We have started a small herd of Boers and are keeping small (Not over 15) 

For our first kidding season we had 5 does. All unrelated, 2 are 15% nubian cross. The other three are Full Bloods with one doe being a registered FB boer. 4 of these does were bred to our registered FB Boer buck and one came to us bred to a registered FB Red Boer Buck with the service memo.

My question is: What exactly is meant when people talk about 'line' breeding? I assumed that we would not be able to breed the 4 does kids back to their father but now I have some people that have told me that this can be done for one generation without 'inbred' problems. 
I sold two of my first does because my registered doe had two hefty doelings out of a new buck line. I still will have my 3 does to breed this fall and 2 doelings with the red boer blood line for when they are old enough. 
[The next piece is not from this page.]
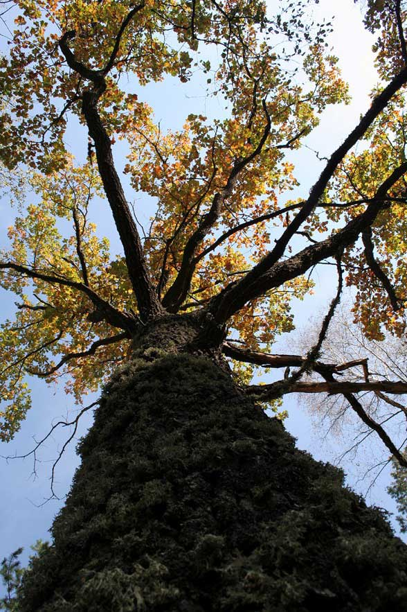 Старый дуб в Теллермановской роще

My second question is: When is a good healthy age to breed a young doe?


----------



## KW Farms (Jun 21, 2008)

Linebred and inbred are basically the same thing, but some like to say that linebreeding is when it works and inbreeding is when it doesn't. So technically a linebred goat is also inbred.

Here's a good thread on the topic: http://www.thegoatspot.net/phpbb/viewto ... 47&t=11823
And here's a good article: http://www.dairygoatjournal.com/issues/ ... _Hall.html

A healthy age to breed a doe can vary a bit. I personally don't like to breed before a year. Some are ready at 9+ months if they are at or near adult size. :thumb:


----------



## Dani-1995 (Mar 11, 2011)

Ditto what KWfarms said aboout line and inbreeding. 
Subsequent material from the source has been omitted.